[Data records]
........

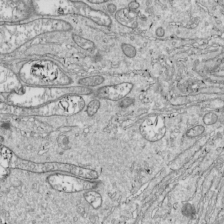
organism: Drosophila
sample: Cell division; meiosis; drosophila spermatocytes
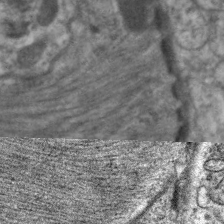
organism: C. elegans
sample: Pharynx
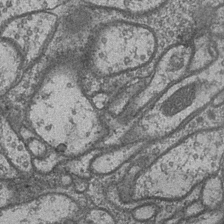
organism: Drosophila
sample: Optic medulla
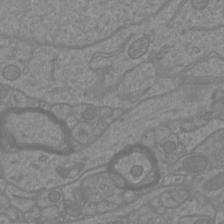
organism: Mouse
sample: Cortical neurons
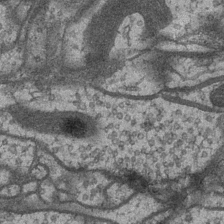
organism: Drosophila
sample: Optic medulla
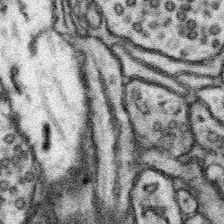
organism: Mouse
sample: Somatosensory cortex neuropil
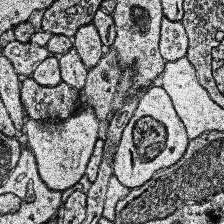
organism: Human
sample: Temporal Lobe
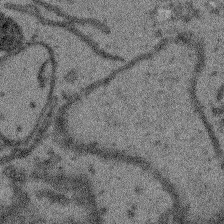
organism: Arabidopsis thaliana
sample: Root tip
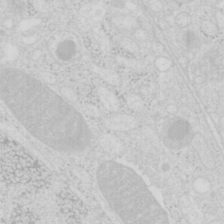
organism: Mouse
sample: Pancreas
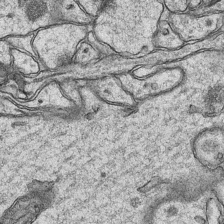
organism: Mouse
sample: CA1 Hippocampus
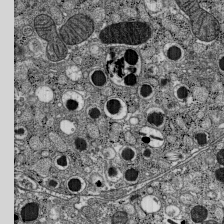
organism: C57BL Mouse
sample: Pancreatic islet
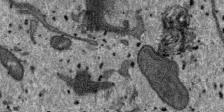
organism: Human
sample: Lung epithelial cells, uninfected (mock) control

........

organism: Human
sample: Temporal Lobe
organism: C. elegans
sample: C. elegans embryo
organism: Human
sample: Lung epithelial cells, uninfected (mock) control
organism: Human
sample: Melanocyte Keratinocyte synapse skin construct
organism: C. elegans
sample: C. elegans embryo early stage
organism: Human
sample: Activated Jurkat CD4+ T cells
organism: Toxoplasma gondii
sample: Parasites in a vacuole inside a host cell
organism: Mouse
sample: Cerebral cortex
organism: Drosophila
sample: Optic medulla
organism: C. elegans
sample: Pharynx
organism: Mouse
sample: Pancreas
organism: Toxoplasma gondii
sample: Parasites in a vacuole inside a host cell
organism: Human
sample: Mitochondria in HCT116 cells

........

▸ WORK TO BE COMPLETED
The lines above, starting at the one with "sample: Melanocyte Keratinocyte" and ending at the one with "sample: Mitochondria in HCT116 cells", are the only ones to return, exactly as written.

▸ RESPONSE TO THE EXERCISE
sample: Melanocyte Keratinocyte synapse skin construct
organism: C. elegans
sample: C. elegans embryo early stage
organism: Human
sample: Activated Jurkat CD4+ T cells
organism: Toxoplasma gondii
sample: Parasites in a vacuole inside a host cell
organism: Mouse
sample: Cerebral cortex
organism: Drosophila
sample: Optic medulla
organism: C. elegans
sample: Pharynx
organism: Mouse
sample: Pancreas
organism: Toxoplasma gondii
sample: Parasites in a vacuole inside a host cell
organism: Human
sample: Mitochondria in HCT116 cells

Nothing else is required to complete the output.